MacPhail Winery, Dry Creek Valley, Sonoma County

Part 2.  Read the back story and meet the wine…

Interview with James MacPhail, Winemaker, MacPhail Family Winery 

When did you start making wine, what was your position and with whom?  I started making my own wine in 2001 (it was a Merlot).  I was working at Pelligrini at that time – and that’s where Merry Edwards was making her wine before she built her own place.  I worked for both producers doing everything and anything that was asked of me.  There really wasn’t a name for it.  I guess “cellar rat” is the closest thing.

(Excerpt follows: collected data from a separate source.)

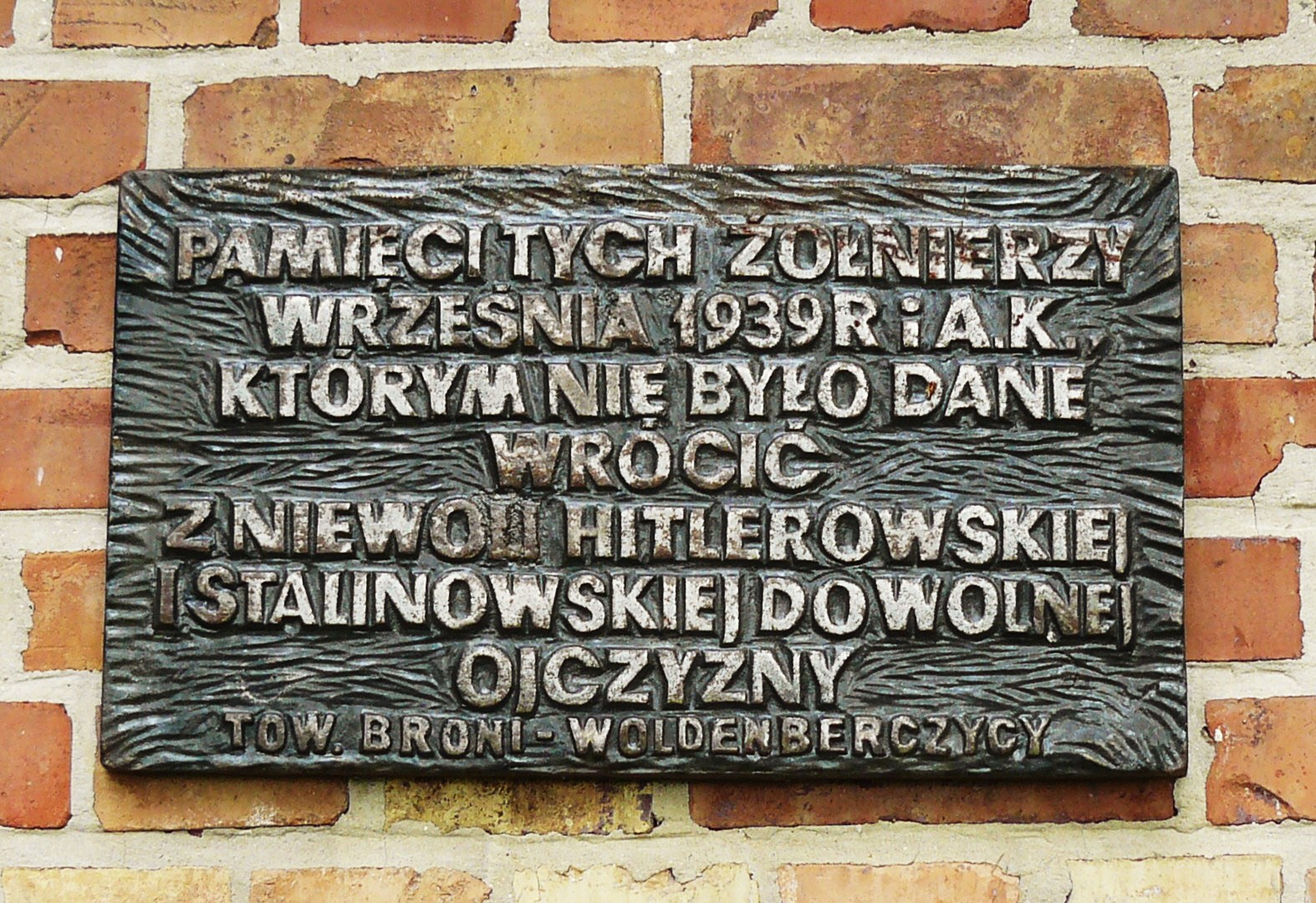 Muzeum Oflagu II C Woldenberg w Dobiegniewie.
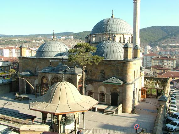 Çapanoğlu Mosque
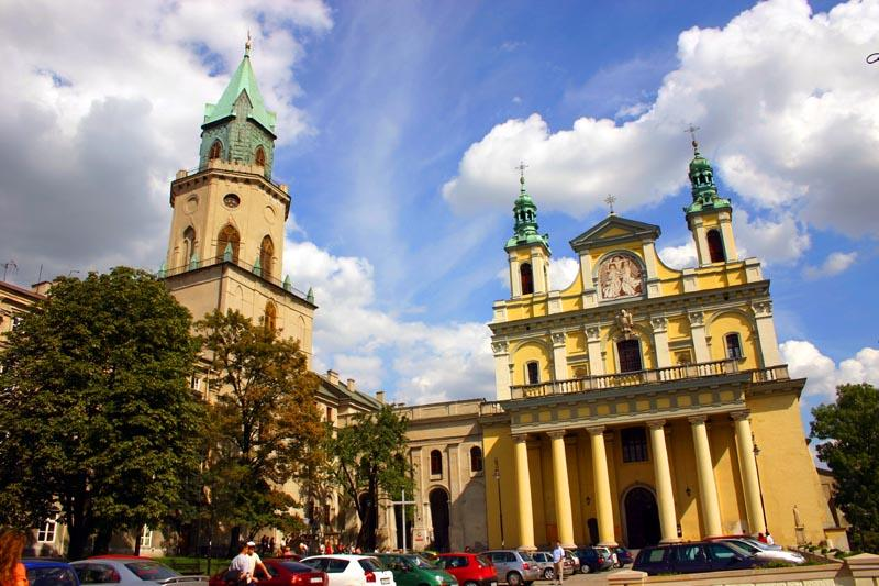 Lublin, Wieża Trynitarska i Archikatedra od strony Placu Katedralnego

When did you start your own label?  2002

When did you partner with Hess? If you mean when was I contacted to be the winemaker for Sequana, that would be in the spring of 07.   If you mean when did Hess and MacPhail Family Wines come together, that would be June of 2011.

 How did that come about?  For 2007, I was on the list to be interviewed for Sequana. I went over with 3 bottles of my Pinot – no resume – and met with Dave Guffy.  We hit it off.  I got a call the next day and was offered the position.  If you mean 2011, that happened at the Taste of Vail event with CEO Gary Bulger – over a beer.

What are your favorite things to do when you are not making wine?  Sleep in, be with my family, go places and relax and soak up the sun.  Swim.  Go out with friends and try new places.

Do you have any goals or dreams in the winemaking business that you have yet to meet? If so, what are they?  I’d love to make wine in Argentina, do more research about this business; I’d like to teach.  It’s a never-ending quest.

Thanks James (& Kerry!), I finally got the answers to my burning questions. Regarding Argentina, interesting…everyone knows it’s my favorite place in the world (besides home).